Notre ami commun M. Damilaville m’avait envoyé, monsieur, votre très-beau et très-solide discours, et je ne croyais pas l’avoir. Le titre m’avait trompé ; je viens enfin de m’apercevoir de mon erreur. J’ai vu votre nom à la trente-cinquième page, et je vous ai lu avec un plaisir extrême. Tout célibataire que je suis, j’avoue que vous faites très-bien de prêcher le mariage ; je suis aussi fort de votre avis sur les défrichements. Je me suis avisé de défricher, ne m’étant pas avisé de peupler ; mais voici comme je m’y suis pris. J’ai assemblé les propriétaires des terres abandonnées, et je leur ai dit : Mes amis, je vais défricher à mes frais, et quand la terre sera en valeur, nous partagerons.

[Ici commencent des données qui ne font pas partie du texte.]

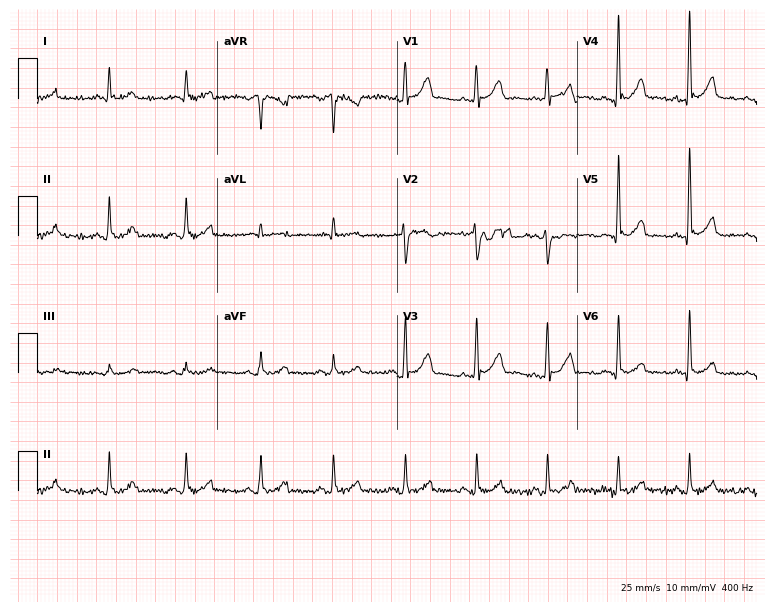
ECG (7.3-second recording at 400 Hz) — a male patient, 62 years old. Screened for six findings — first-degree AV block, right bundle branch block, left bundle branch block, sinus bradycardia, atrial fibrillation, sinus tachycardia — none is recorded. Findings outside these six are not listed.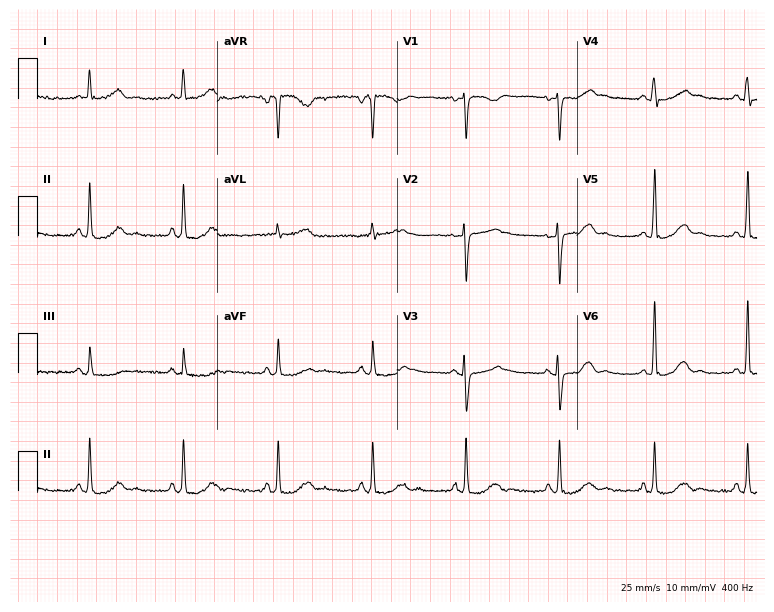
Electrocardiogram (7.3-second recording at 400 Hz), a female patient, 51 years old. Overall reading on record: normal ECG.

Je n’ai point fait de citoyens, mais j’ai fait de la terre.

Je me flatte, monsieur, que vous serez célèbre pour avoir fait une bien meilleure action, pour avoir fait rendre justice à l’innocence opprimée et rouée[1]. Vous avez vu, sans doute, la lettre de la religieuse de Toulouse ; elle me paraît importante, et je vois avec plaisir que les sœurs de la Visitation n’ont pas le cœur si dur que messieurs. J’espère que le conseil pensera comme la dame de la Visitation.

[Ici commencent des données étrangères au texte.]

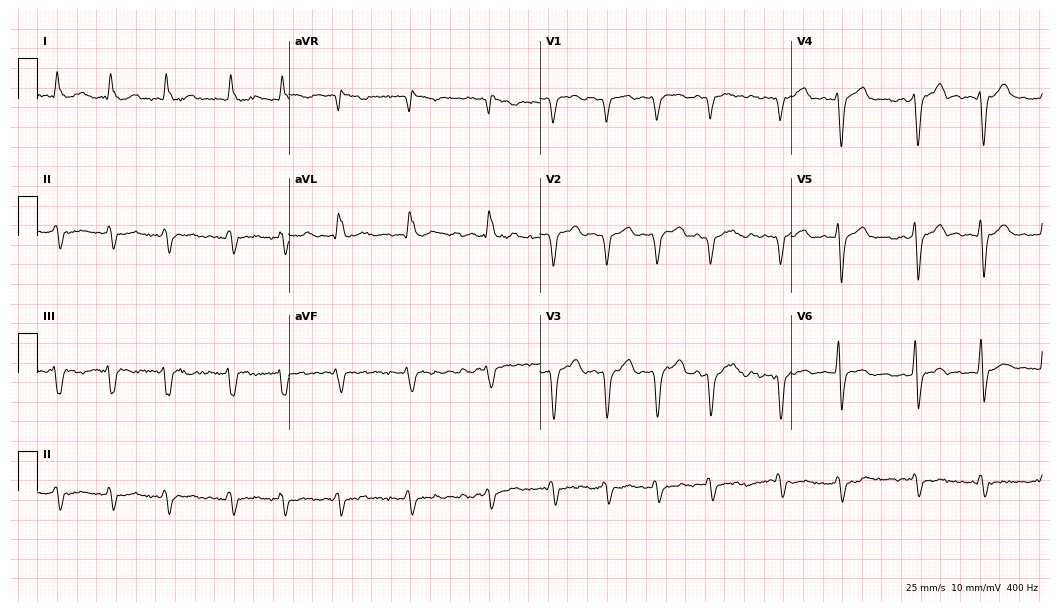
12-lead ECG (10.2-second recording at 400 Hz) from a 77-year-old male patient. Screened for six findings — first-degree AV block, right bundle branch block, left bundle branch block, sinus bradycardia, atrial fibrillation, sinus tachycardia — none is recorded.

Si vous voyez M. de Cideville, je vous prie de lui dire combien je l’aime. C’est un sentiment que vos ouvrages m’inspirent pour vous, qui se joint bien naturellement à l’estime infinie avec laquelle j’ai l’honneur d’être, etc.


5153. — À M. COLINI.
21 janvier.

J’ai reçu votre Palatinat[2], mon cher historiographe ; me voilà au fait, grâce à vos recherches, de bien des choses que j’ignorais. Les palatins vous auront obligation.

Nous sommes ici dans les neiges jusqu’au cou ; cela gèle l’imagination d’un pauvre malade d’environ soixante-dix ans, et je n’ose écrire à monseigneur l’électeur, de peur de l’ennuyer.

Vous avez probablement reçu le petit paquet que je vous ai adressé. Je vous embrasse de tout mon cœur.

  1. À la famille Calas.
  2. Précis de l’Histoire du Palatinat du Rhin, 1763, in-8o.